周先生第一次和大家见面,同学们发现他操着浓重的外地口音,比如说,我们本地人常说的“竹笼”,他却读成“竹能”,听起来让人觉得很别扭。
有好事的同学经过打听,知道了他是我们省内另外一个地市的,距离本地大概有五百里路程。他那年刚从师范大学毕业,按照当时必须服从分配的政策规定,他就被分到了我们县这所重点中学,开始走上了从教的道路。
最开始那段时间,每到周末,学校的大部分老师们由于是本地人都回家了,校园里显得空空荡荡的,教室宿舍门前那条小路上撒满了秋天的落叶,周先生经常一个人漫无目的地在那儿散步,看起来有点神情寂寞,郁郁寡欢。
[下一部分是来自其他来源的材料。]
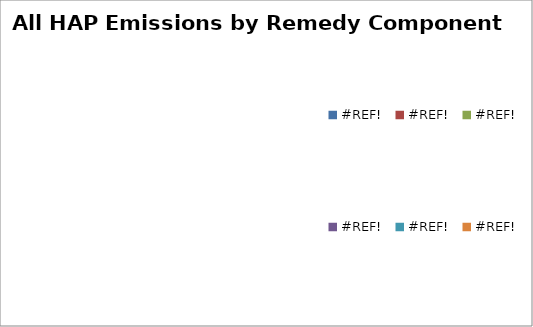
| Category | Series 0 |
|---|---|
| 0.0 | 0 |
| 0.0 | 0 |
| 0.0 | 0 |
| 0.0 | 0 |
| 0.0 | 0 |
| 0.0 | 0 |
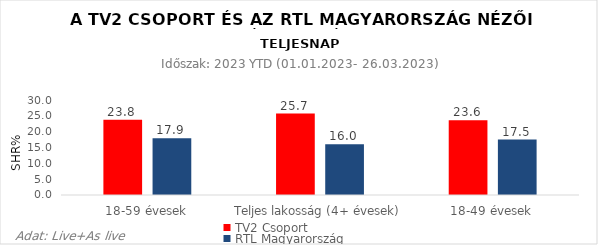
| Category | TV2 Csoport | RTL Magyarország |
|---|---|---|
| 18-59 évesek | 23.8 | 17.9 |
| Teljes lakosság (4+ évesek) | 25.7 | 16 |
| 18-49 évesek | 23.6 | 17.5 |
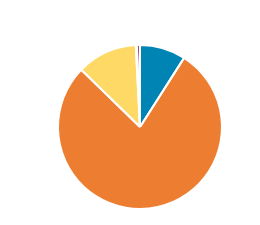
| Category | Series 0 |
|---|---|
| PC/MC | 5963 |
| CAR/LGV | 51640 |
| OGV1 & PSV 2Axle | 7852 |
| OGV1 & PSV 3 Axle | 130 |
| OGV2 | 411 |

周先生和很多老师一样喜欢好学生,而对成绩差一点或者调皮捣蛋的学生那就另当别论了。我的同桌徐鹏鹏虽说是县城里的孩子,家庭条件看起来还好,但他平时很低调,也不善言语,几乎不同别人往来。他的化学课学得很差。他常给我说,一看到那些分子式和化学方程式就头皮发麻,一看到那些装着化学粉末的瓶瓶罐罐就心生恐惧,他的作业本上周先生划下的鲜红的叉叉屡见不鲜。
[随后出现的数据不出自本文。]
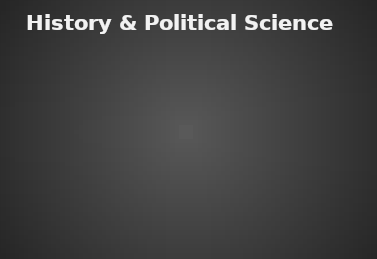
| Category | History & Political Science |
|---|---|
| % of Students passed | 0 |
| % of Students need improvement | 0 |

周先生每节课上都要点他的名,经常愤怒地当着全班学生的面撕掉他的作业本,脸色铁青地厉声批评他不动脑子。每当这个时候,徐鹏鹏自卑的差点把他的头能塞进桌兜里。尽管如此,徐鹏鹏仍然想把他的化学成绩补上去,其实他的心里还是很着急的。
期中考试结束后,周先生按照惯例,依据成绩的优劣,把徐鹏鹏的座位从前面第二排正中的位置,调整到了最后一排。同学们都知道,坐在最后两排的学生基本上已经被周先生认定为特差生了,他们上课时爱干什么在干什么,他都会睁一只眼闭一只眼,早已不再把他们当一回事,徐鹏鹏显然已经被划归此类人物了。
半年后,同学们发现,每到周四,周先生总是把他的化学课和其他老师的课相互对调,把这个时间和周五周六凑在一起,然后就背起自己的双背包回家了,他走的时候总是把自己拾掇得利利整整,头发梳得油光,皮鞋擦得锃亮,看起来心情比以前好了很多。
不过有一次,周先生周四没有回家,但到了周五,他仍然穿得整整齐齐地去了趟火车站。可是回来的时候,她身边多了一位漂亮的戴着眼镜的姑娘,年龄和他基本相仿,从周先生那得意且有点羞涩的表情来看,那准是他的女朋友无疑了。
自从周先生有了这位女朋友以后,他似乎对我们上课不那么认真了,以前上晚自习时,他会经常来教室给我们辅导,现在只在课堂上给我们讲讲错题就算了事;班里的纪律也抓得没原来那么严格了,原来上早操时,他会跟在我们后面一起跑步,现在只在很远的地方瞅上一眼,就摇摇晃晃地回他的宿舍兼办公室去了。
同学们对周先生近来的反常状况感到莫名其妙。终于有消息传来,原来周先生已经向学校打了报告,申请调回自己家乡的一所重点中学,那里正是他那位女朋友任教的地方。但是没想到,他的申请并没有得到学校的批准,看起来,在那个年代要调动工作的确很难,很多职工长期两地分居并不是什么新鲜事。
显然周先生和学校闹起了情绪,有点破罐破摔那个劲头了,同学们对此议论纷纷。成绩好的同学害怕周先生耽误了自己未来的高考,调皮捣蛋的同学则喜笑颜开,觉得周先生不常来教室,他们就更可以为所欲为了。而徐鹏鹏依然还是他原来平静的样子,既没有多高兴,也没有多失望。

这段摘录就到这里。